- Prithvipur Location in Uttar Pradesh, India Prithvipur Prithvipur (India)
- Coordinates: 26°19′59″N 82°26′42″E﻿ / ﻿26.333°N 82.445°E
- Country: India
- State: Uttar Pradesh
- Division: Faizabad
- Tehsil: Baskhari
- Elevation: 89 m (292 ft)

Population (2011)
- • Total: 2,074

Languages
- • Official: Hindi Urdu English
- Time zone: UTC+5:30 (IST)
- Postal code: 224190
- Telephone code: +91-5450
- Vehicle registration: UP45 XXXX

= Prithvipur, Ambedkar Nagar =

Prithvipur is a village of Tanda, Ambedkar Nagar, Uttar Pradesh, India. It is also a Tehsil and forms part of Faizabad division.

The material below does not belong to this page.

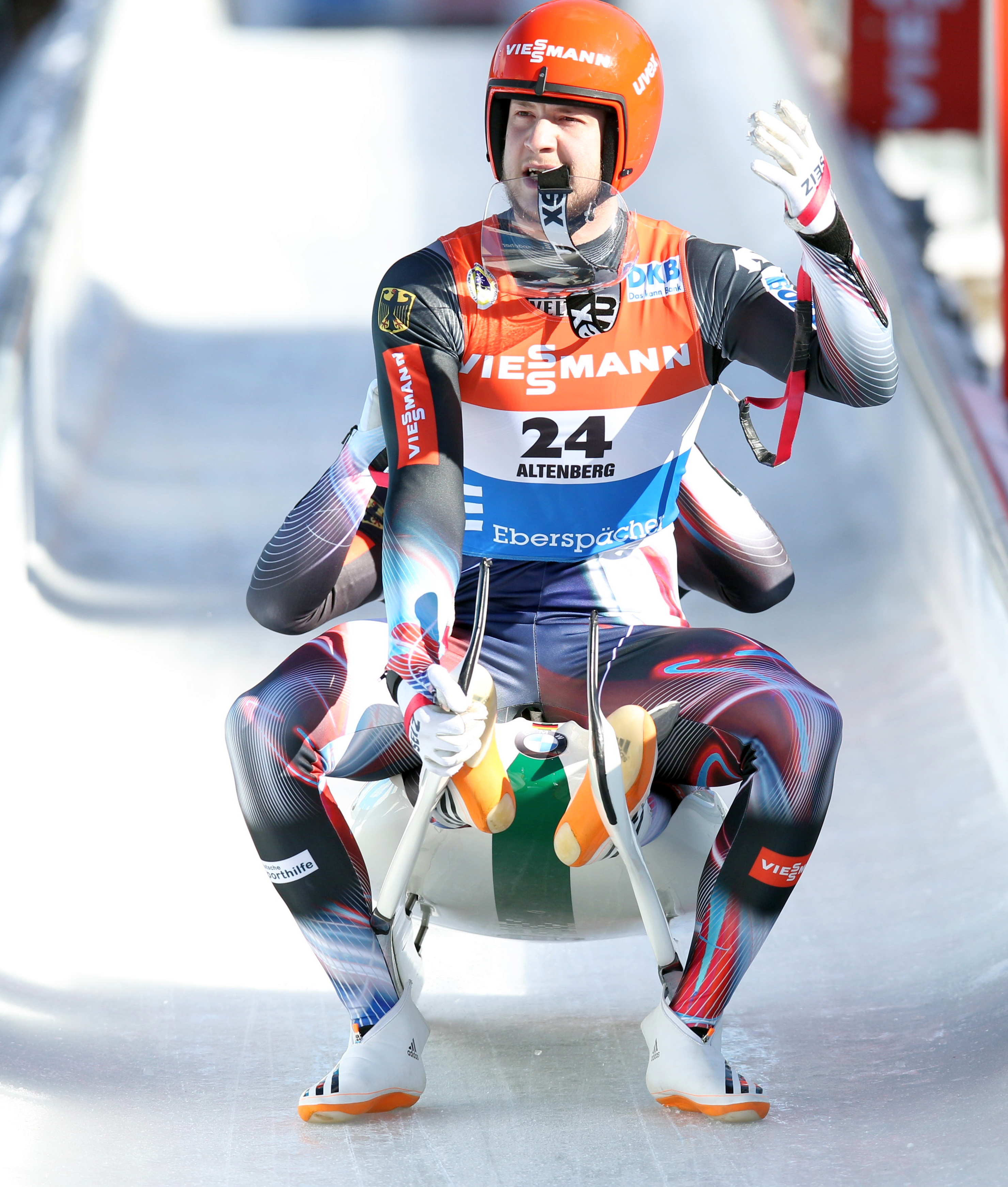 Robin Johannes Geueke und David Gamm beim Rennrodel-Weltcup der Doppelsitzer in Altenberg 2017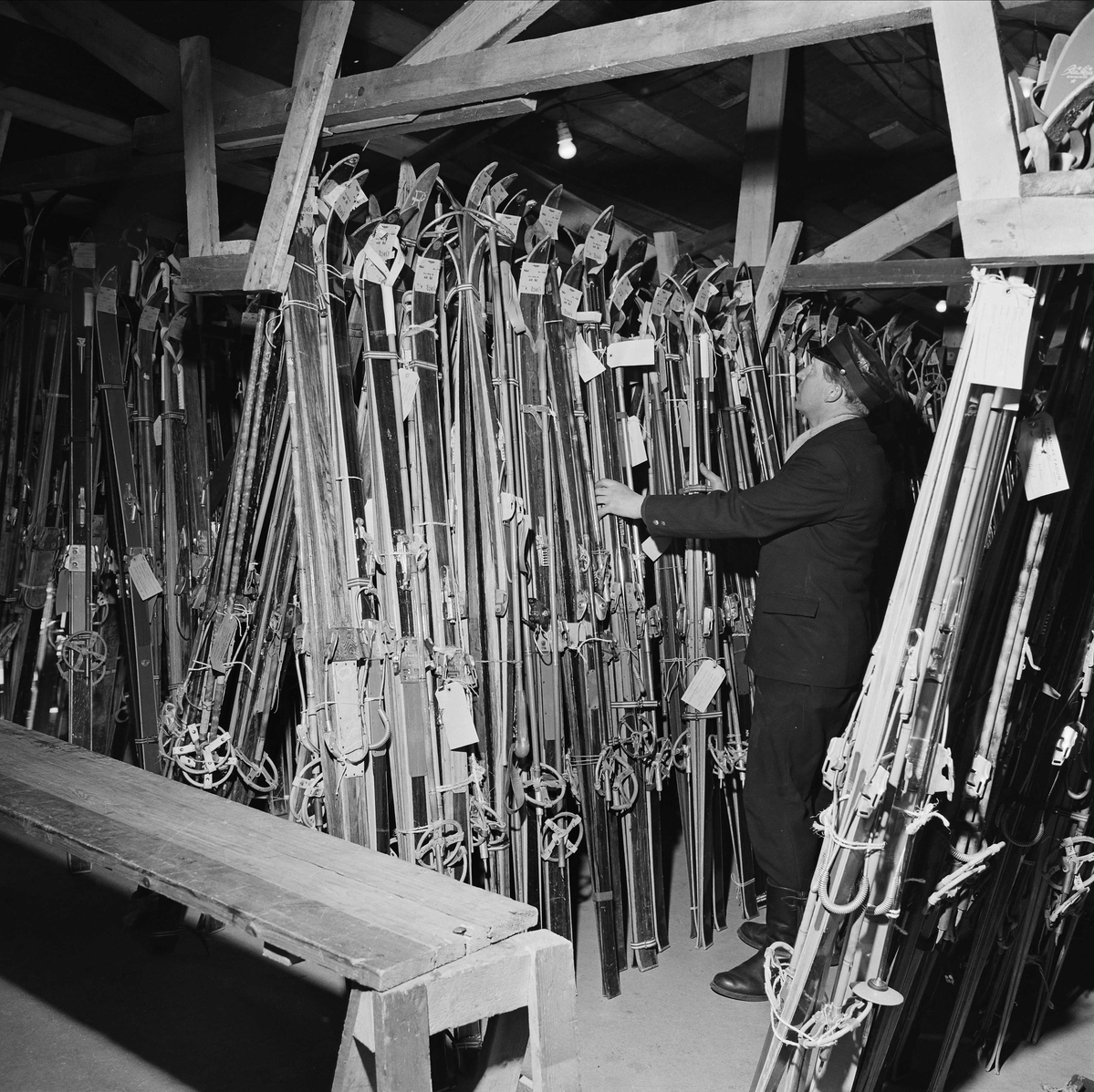 Ski behandlet som reisegods. Foto: Leif Ørnelund, fra Byhistorisk samling hos Oslo Musem (Digitalt musem).

Akbarpur is the district headquarters and is 35 km distant. The postal code is 224190.

==Caste==
The village has a separation population of Schedule Caste (SC) which constitutes 32.79% of total population. The village currently doesn't have any Schedule Tribe (ST) peoples.

==Demographics==
As of the 2011 India census Prithvipur had a population of 2,074. Males constitute 53% of the population and females 47%. There are 352 houses in Prithvipur.

==Transportation==
There are no railway stations less than 35 km away from Prithvipur. Basti Railway Station is a major railway station 50 km from Prithvipur.

==Weather==
Prithvipur has a climate of summer (from March to July), and temperatures can range from 30 to 40 degrees Celsius. Winter climate (November to January) temperatures can range from 10 to 20 degrees Celsius.